Galectin-3. It has been postulated that increase of galectin-3 is induced by expression of Tat protein mediated by the Sp-1 binding transcription factor. This conclusion was made based on an investigation involving several transformed cell lines (Fogel et al. 1999) but not primary human cells, such as T cells and macrophages, which are direct targets of HIV-1. Our data presented in Fig. 4 show a profound decreased expression of intracellular galectin-3 particularly after longer exposure to Meth as it was in MIM condition. This appears opposed to observations presented by Fogel et al. postulating that expression of galectin-3 is related to the expression of gene tat (Fogel et al. 1999). Otherwise, we would expect that transcription and protein level of Tat would be increased during active infection of hMDM. Importantly, Lee and colleagues (Lee et al. 2002) did not observe an effect on SP-1 biding activity to DNA due to Meth injections into mice. Summarizing, it is not the first time when results from several studies show opposite results; therefore, galectins warrant further investigations because they are undoubtfully significant pathogenic factors in HIV-1 infections.

Galectin-9. The role of galectin-9 in viral infections, including HIV-1, appears multipurpose. Some reports suggest that galectin-9 plays a role as a negative regulator in T cells’ immune response to viral infections (Merani et al. 2015), while others postulate that galectin-9 is a potent mediator of HIV-1 transmission and reactivation (Abdel-Mohsen et al. 2016). It must be noted that all investigations reported to date are focused on T cells, while expression of galectin-9 as a pathogenic and/or regulatory factor was not investigated in macrophages. This makes our data presented in Fig. 5 a novel observation showing that when HIV-1-infected hMDMs are exposed to 100 µM of Meth, expression of galectin-9 is significantly increased despite whether Meth is added prior to or after viral infection. We may speculate that increased expression of galectin-9 in hMDM will translate, in part, to increased extracellular levels of this lectin in cerebrospinal fluid (CSF) and/or peripheral blood. This hypothesis has yet to be tested, and the significance of galectin-9 expression intracellularly in macrophages is not clear. Another question is whether galectin-9 may contribute to higher infectivity of macrophages by HIV-1 while exposed to Meth.

Conclusions

Our data of comprehensive quantification of intra- and extracellular galectins uncover specific changes induced by Meth (Figs. 4 and 5). Interestingly, we did not observe significant effect of Meth at the RNAseq level. SWATH-MS analysis showed differerences in fold changes of galectin-1, -3 and -9, between CIC, CIM and MIM conditions, but they were not statistically significant.This is most likely due to a lack of sensitivity required to quantify small changes. As expected, MRM measurements showed more significant differences. Some differences are very small and exhibit significance close to borderline. Immune-cytostaining showed quite even distribution of galectins throughout cytoplasm with some overlap with lysosomes stained with LysoTracker. Further bioinformatic investigations show pro-inflammatory phenotype of hMDM and suggest a possibility of a much broader effect particularly in the local milieu of macrophages residing in tissues such as the brain (Figs. 8 and 9).

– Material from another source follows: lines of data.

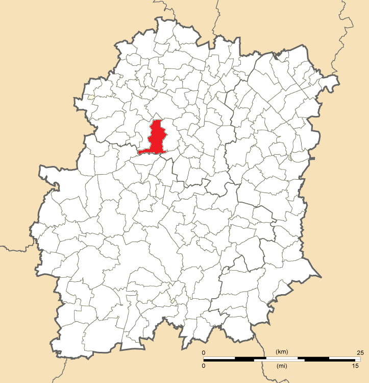 Carte de position de Bruyères-le-Châtel en Essonne (91)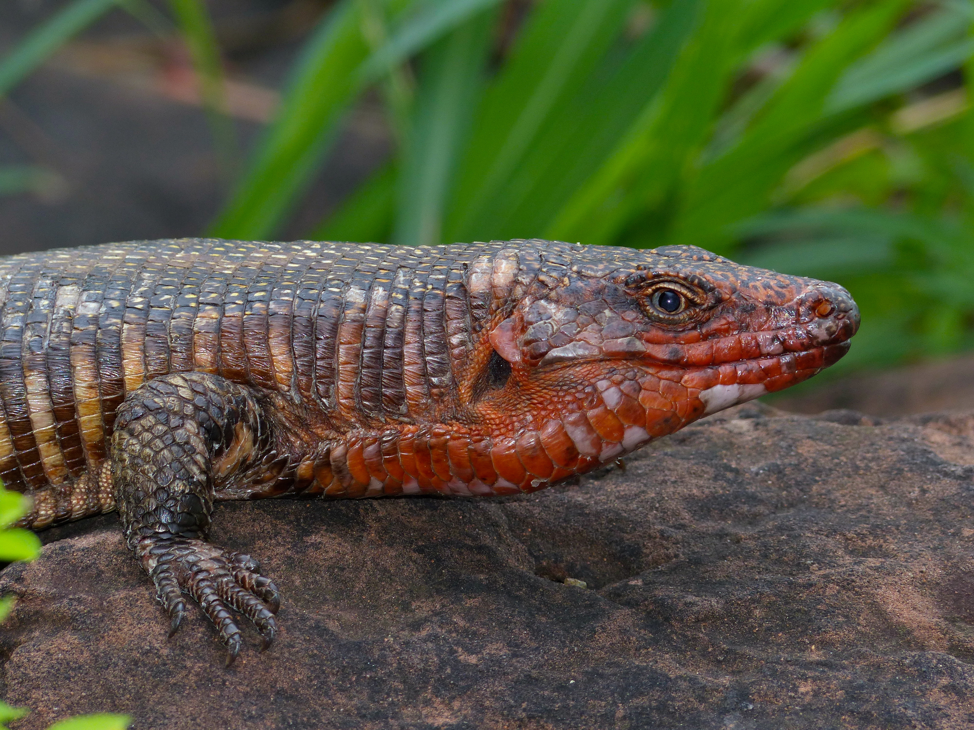 Bungalow N°51, Mopani Camp, Kruger NP, SOUTH AFRICA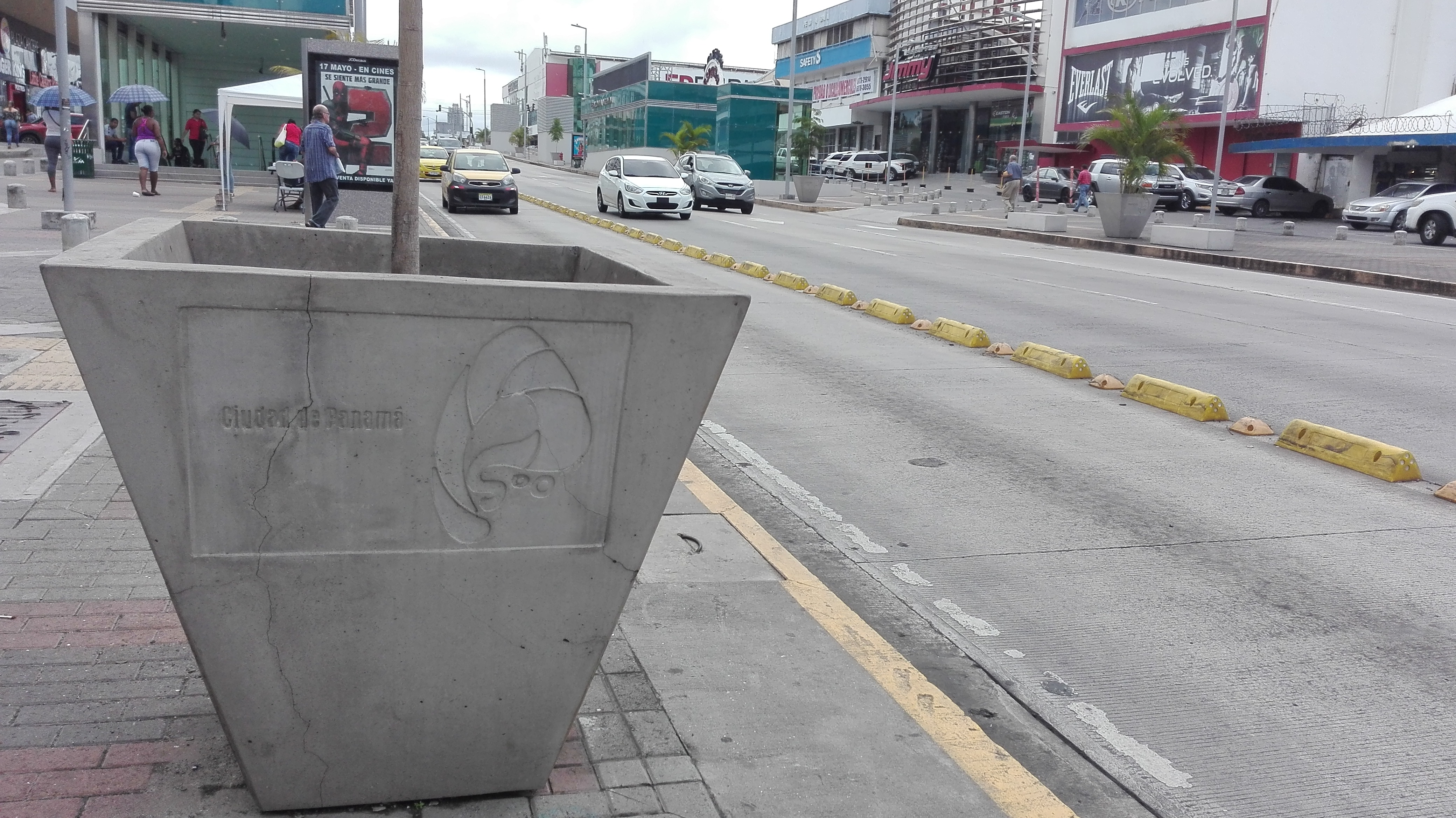 Potes de plantas con el logo de los 500 años de fundación de la ciudad, como parte del mobiliario urbano de la Vía España en la ciudad de Panamá.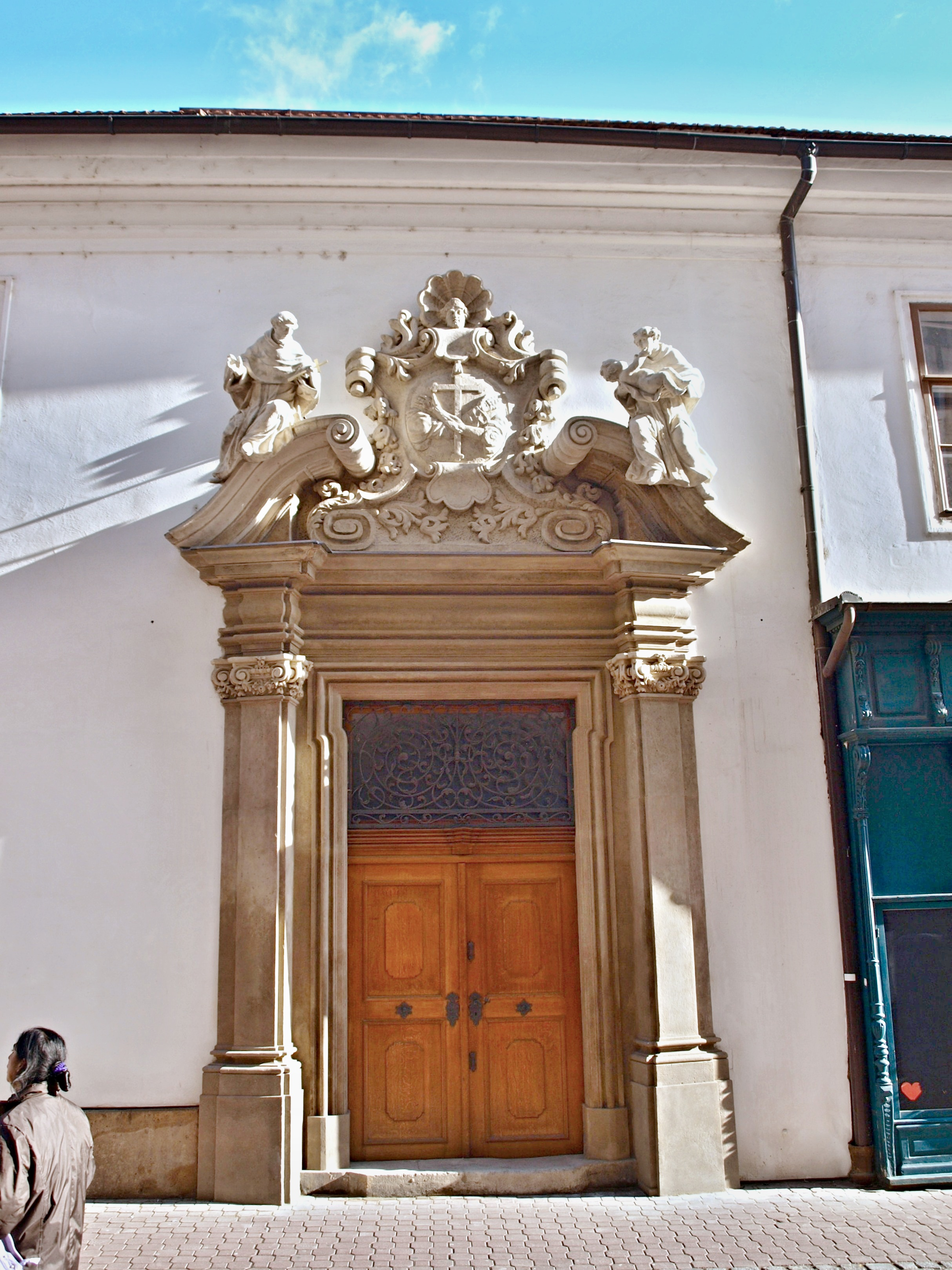 Brno, Kostel sv. Jana Křtitele a sv. Jana Evangelisty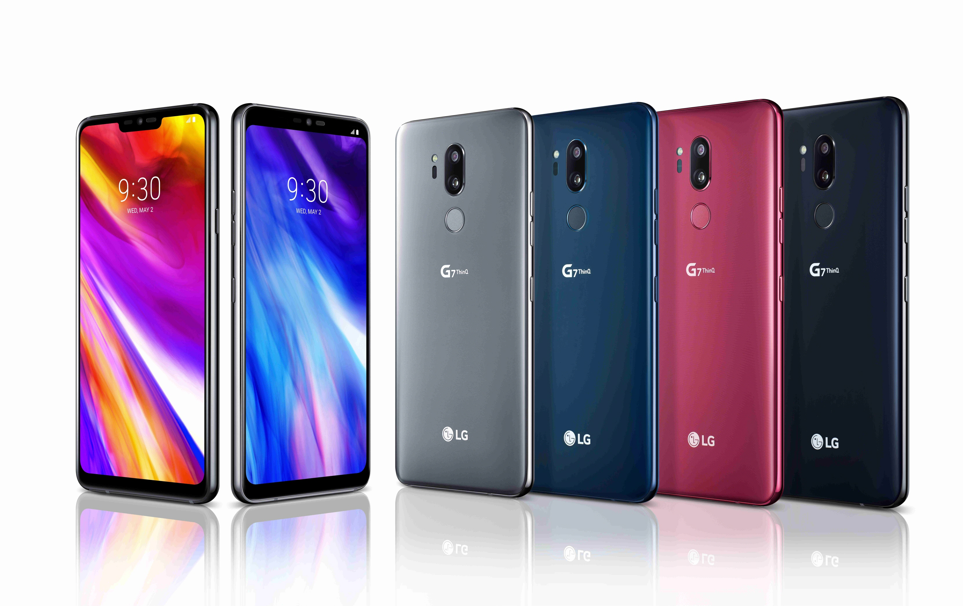 2일 LG전자는 美 현지 및 글로벌 언론들을 초청해 한층 업그레이드된 스마트폰의 핵심 기능과 생활의 편리함을 더한 AI를 담은 차기 프리미엄 전략 스마트폰 LG G7 ThinQ를 소개했다. LG G7 ThinQ 는 역대 가장 높은 소프트웨어 안정성과 하드웨어 내구성을 바탕으로 스마트폰의 기본이 되는 디스플레이.오디오.카메라 등의 기능을 강조해 차별화를 했다. 또 쓸수록 편리한 AI 기능들을 업그레이드해 누구나 쉽게 사용할 수 있도록 한 것이 특징이다.

Thus, our study provides the first comprehensive quantification of three galectins representing three types of these proteins and should be considered as a foundation for future studies such as latency of HIV-1 infection. Further bioinformatic investigation of metabolic pathways combined with various experimental designs might be critical in deciphering the exact role of these important regulators of the innate immune system as potential biomarkers of disease progression and efficacy of therapies.